The problem we came across lies in humongous output values being returned by the “metabolicEP” function in the output variable ‘a’. From tracing back the execution of the code, it seems the origin of these humongous output values lies in the update statement in line 98 of metabolicEP.m:

new_a = av + (av – mu) . new_d . s1

It turns out new_d occasionally becomes extremely large, 1e50. In our calculation for a human-size network, this happened 162 times. Out of these, in 160 cases the term av – mu was exactly zero, but in two cases it did not exactly cancel out, leaving a small but nonzero result of 1e-19; giving a product (av - mu) .* new_d that still comes out very large, thus presumably propagating to the final result. As new_d is capped by maxvar in line 97, we have been able to circumvent the issue by decreasing maxvar from 1e50 to 1e19, which prevented this blowup. However, we are now wondering if this “runaway” new_d can happen with certain models (we observed the blowup with several models), or if this should not actually occur.

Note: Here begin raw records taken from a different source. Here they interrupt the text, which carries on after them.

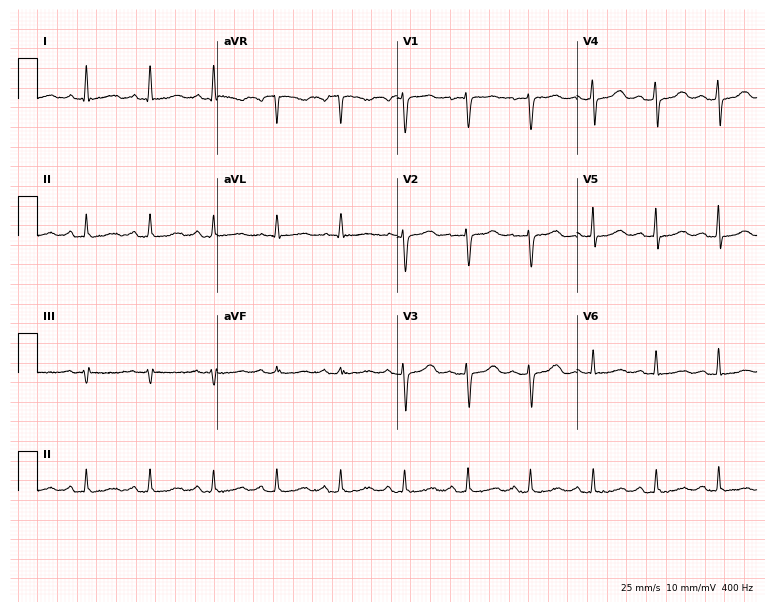
Resting 12-lead electrocardiogram (7.3-second recording at 400 Hz). Patient: a 63-year-old female. None of these six findings is recorded: first-degree AV block, right bundle branch block, left bundle branch block, sinus bradycardia, atrial fibrillation, sinus tachycardia.
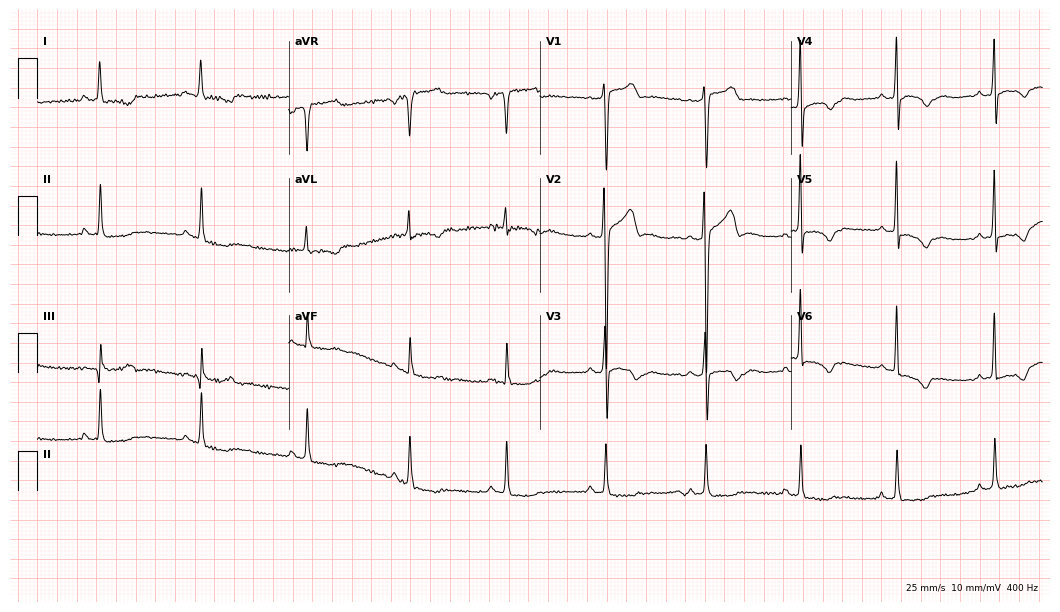
Standard 12-lead ECG recorded from a 61-year-old male patient. None of these six findings is recorded: first-degree AV block, right bundle branch block (RBBB), left bundle branch block (LBBB), sinus bradycardia, atrial fibrillation (AF), sinus tachycardia.
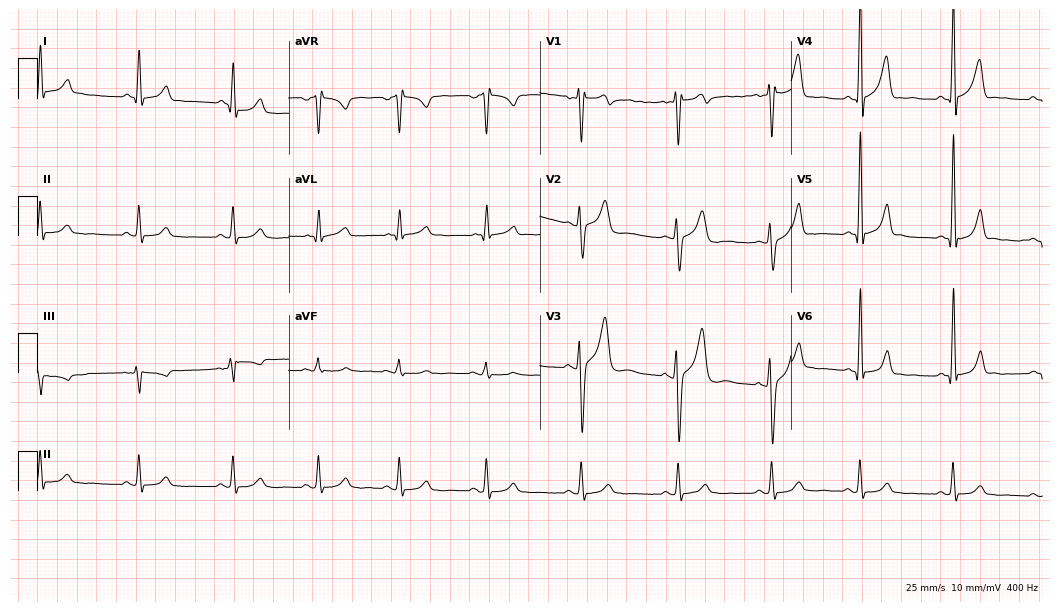
12-lead ECG (10.2-second recording at 400 Hz) from a 40-year-old man. Screened for six findings — first-degree AV block, right bundle branch block, left bundle branch block, sinus bradycardia, atrial fibrillation, sinus tachycardia — none is recorded. Findings outside these six are not listed.
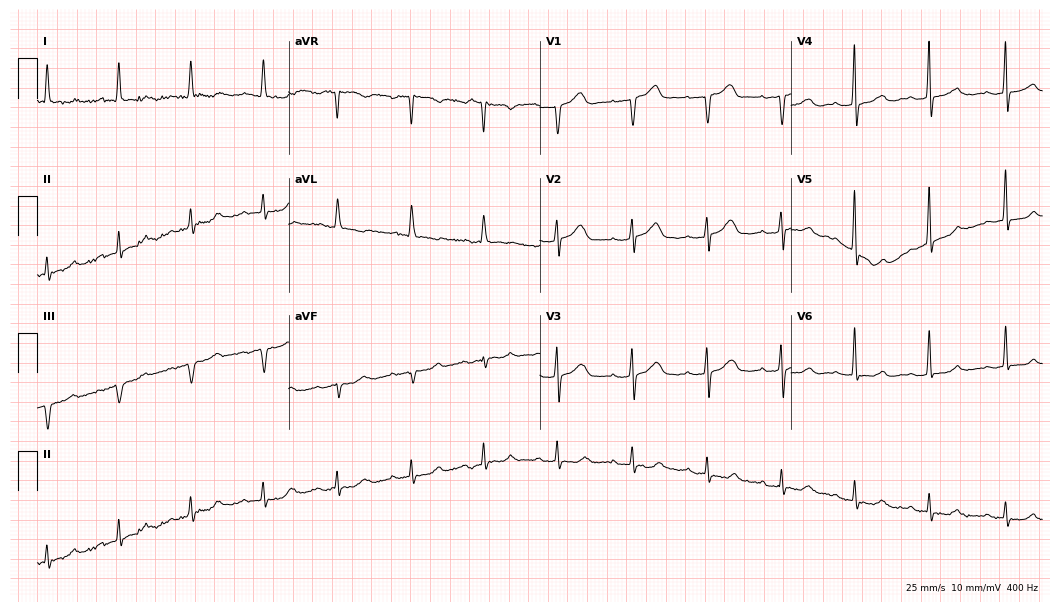
Standard 12-lead ECG recorded from a 69-year-old female patient. The tracing shows first-degree AV block.
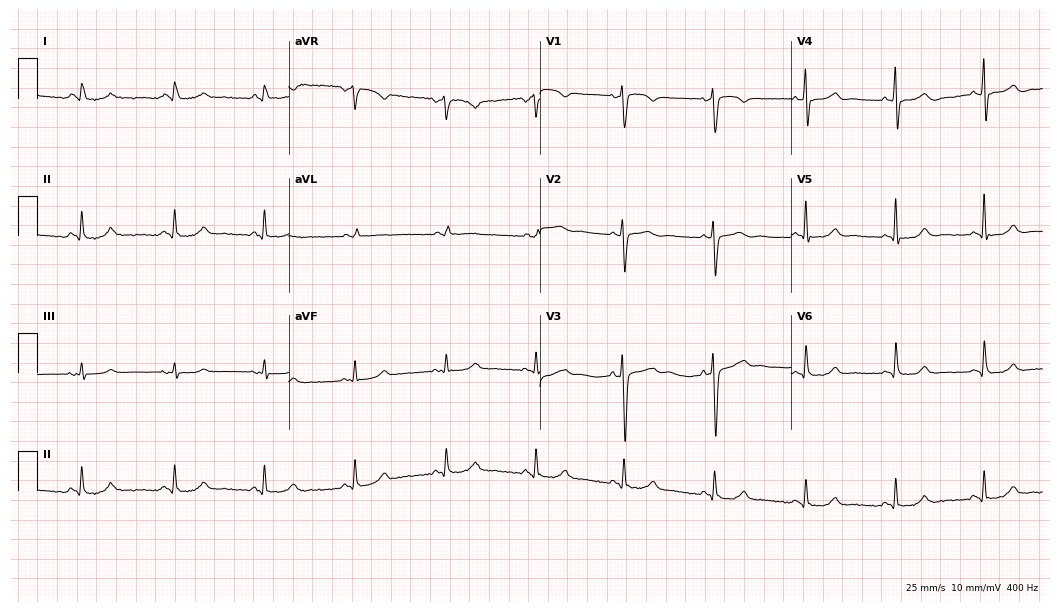
ECG (10.2-second recording at 400 Hz) — a man, 49 years old. Labelled as a normal ECG.
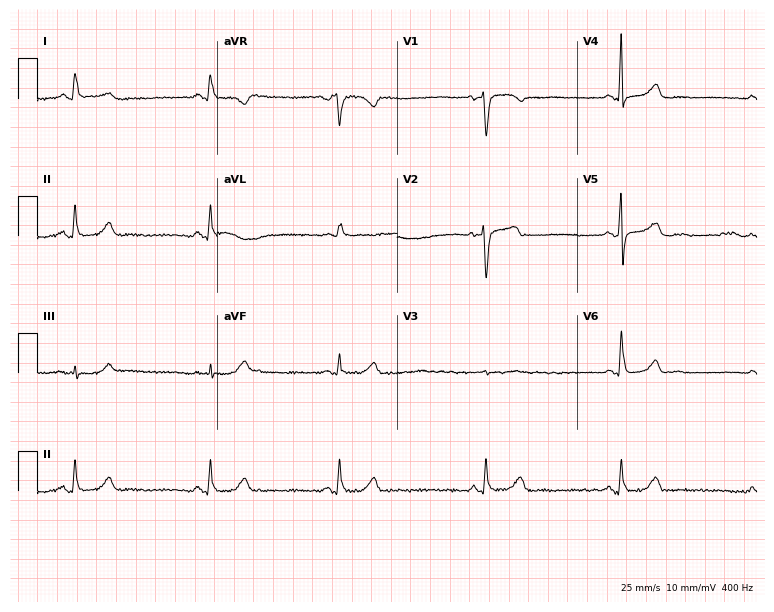
Standard 12-lead ECG recorded from a 61-year-old female (7.3-second recording at 400 Hz). The tracing shows sinus bradycardia (a sinus rate of 50 beats per minute or less).
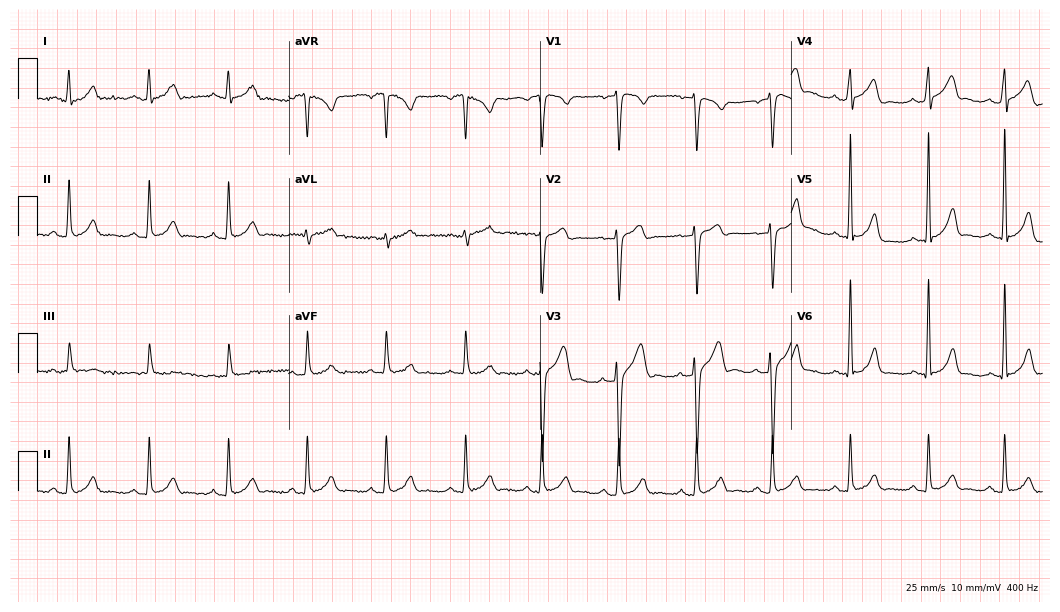
ECG — a man, 18 years old. Labelled as a normal ECG.
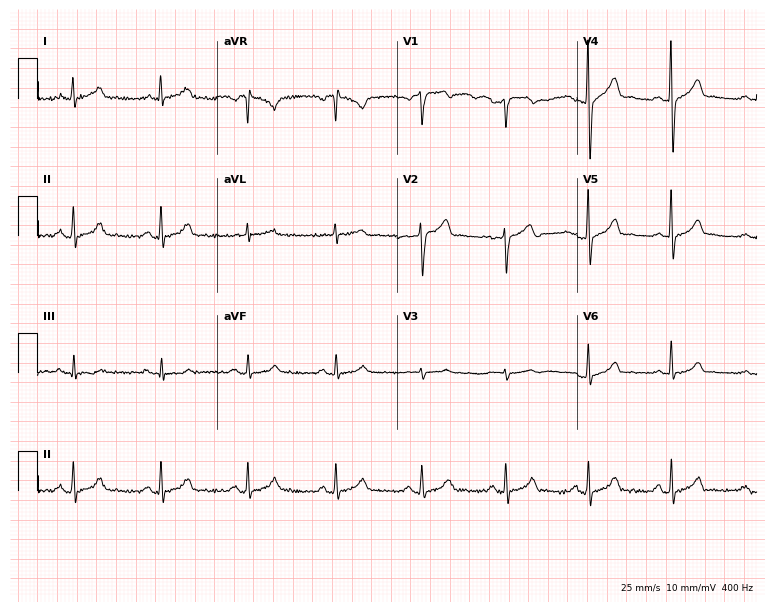
12-lead ECG from a male, 42 years old. Recorded interpretation: within normal limits.
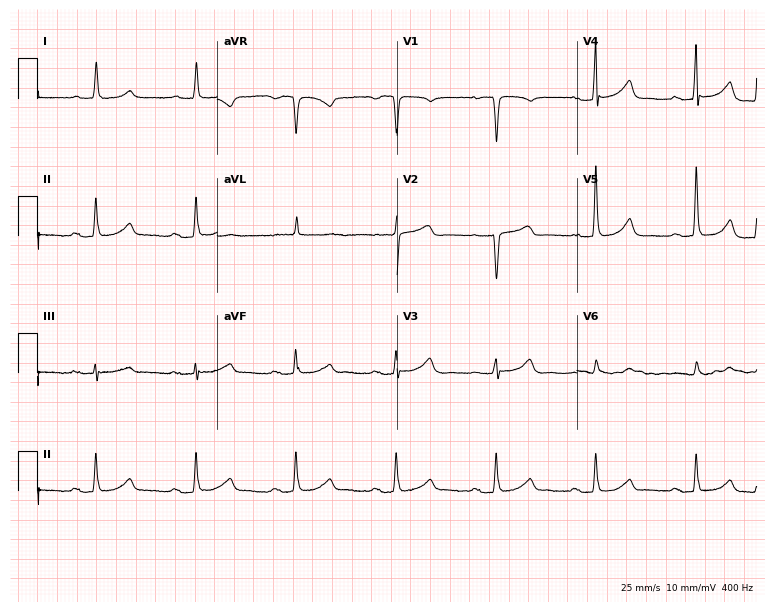
12-lead ECG from an 85-year-old woman. Recorded interpretation: within normal limits.
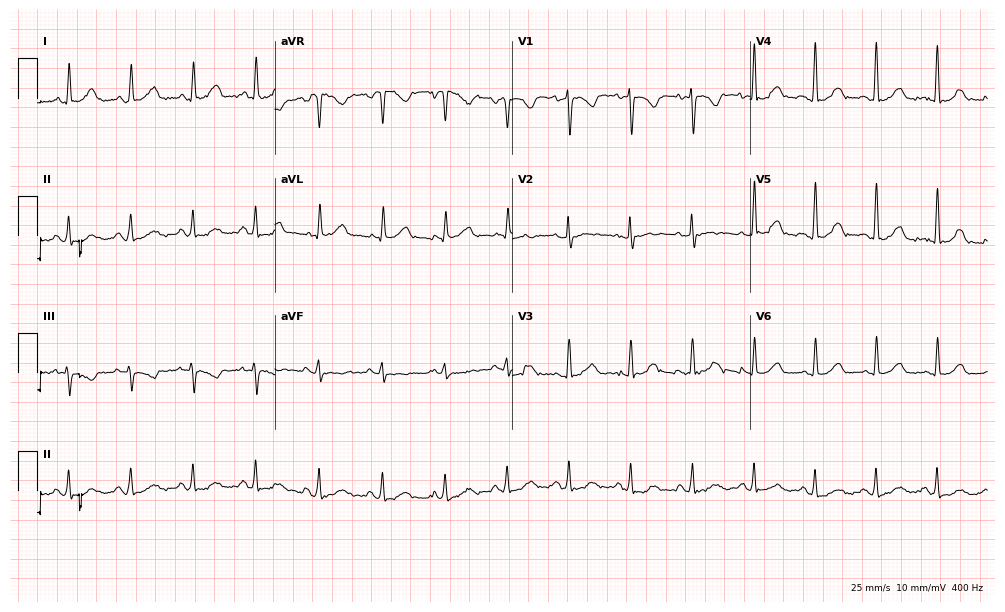
Electrocardiogram (9.7-second recording at 400 Hz), a woman, 31 years old. Overall reading on record: normal ECG.

In this context, we were also wondering about the line 96, which gives new_d as 1./(1./va – 1./s). In our calculation, there are some values of va and s that are the the same, if that occurs new_d would become infinite and get capped by maxvar in the next line. We were wondering whether this was in fact expected behavior for which we can simply decrease maxvar if problems occur, or if something might in fact have gone wrong if new_d became infinite to begin wit

Best regards,

Wei Chen, Kao

anna-pa-m commented 3 years ago

Dear Kao Wei Chen, this is a known issue of the iterative method. The "d" variables can take huge/very small values in the first iterations of the algorithm: this explains why we impose a minimum and a maximum value for them. As a consequence also the "a" variables are affected by the behavior of the "d" variables within the first iterations. Nevertheless, this issue cures itself, and at convergence (a,d) should well behave. The value 1e50 is arbitrarily large and of course, you can change it: however, the results you get at convergence (i.e. the means and the variances "av" and "va" of the marginal probability densities, and the marginal profiles parametrized by "mu" and "s" and the lower/upper flux bounds) should be (reasonably) independent of the large/small number you pick (1e19 could work). Anyway, to avoid this kind of issue, I suggest pre-processing your model before applying MetabolicEP and using the implementation in MetabolicEPT0 which seems to be more numerically stable than our first implementation.

Best! A